• DATA SHOWN:
::::::::
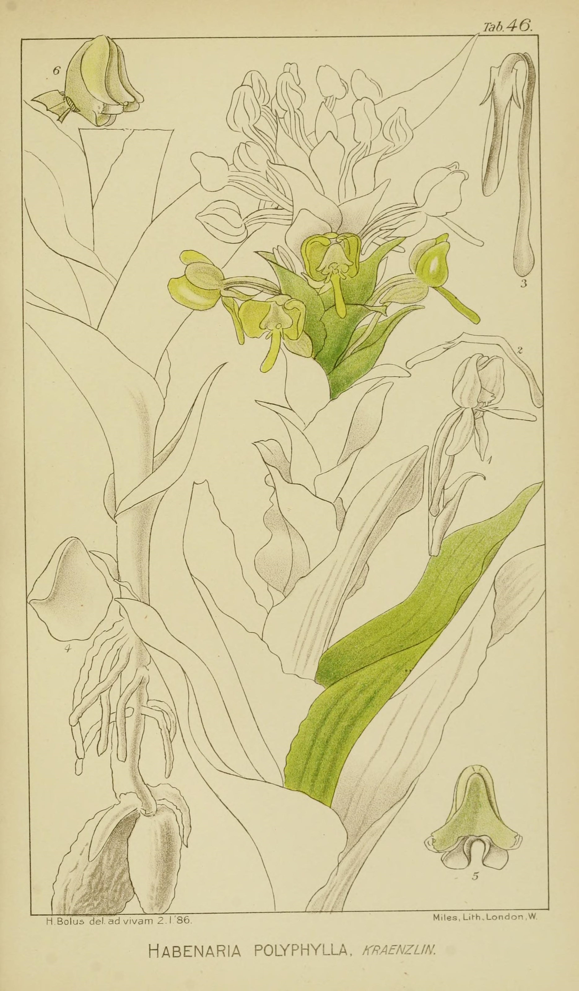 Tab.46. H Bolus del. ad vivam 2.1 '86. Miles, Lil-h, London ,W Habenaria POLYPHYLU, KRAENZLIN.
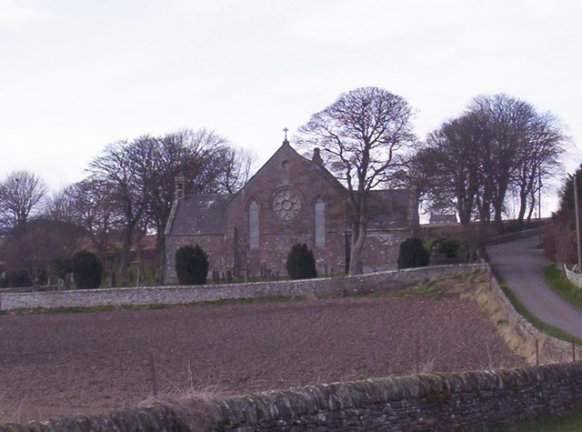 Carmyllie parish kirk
::::::::
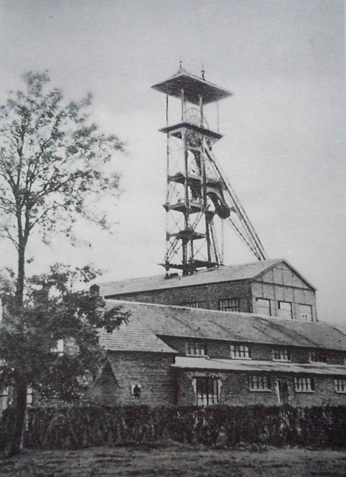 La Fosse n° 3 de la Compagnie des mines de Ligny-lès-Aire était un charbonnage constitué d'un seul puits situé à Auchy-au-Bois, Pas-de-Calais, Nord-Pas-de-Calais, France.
::::::::
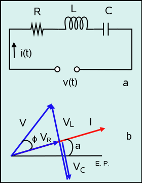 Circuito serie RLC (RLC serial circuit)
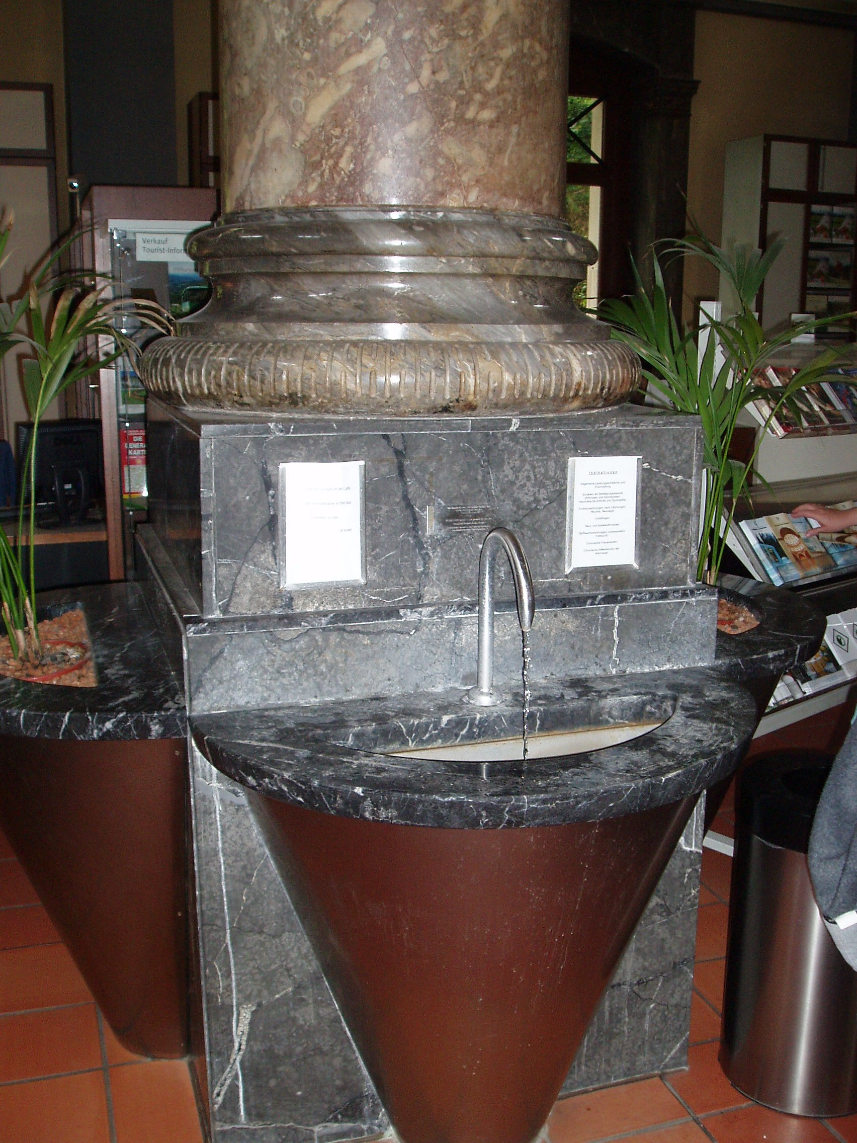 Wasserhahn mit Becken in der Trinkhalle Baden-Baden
::::::::
• AIM OF THE TASK: In the listing above, find the line with "Tab.46. H Bolus" and output it and every line after it up to and including the line with "Carmyllie parish kirk", exactly, minus the pictures.

• TASK RESULT:
 Tab.46. H Bolus del. ad vivam 2.1 '86. Miles, Lil-h, London ,W Habenaria POLYPHYLU, KRAENZLIN.
 Carmyllie parish kirk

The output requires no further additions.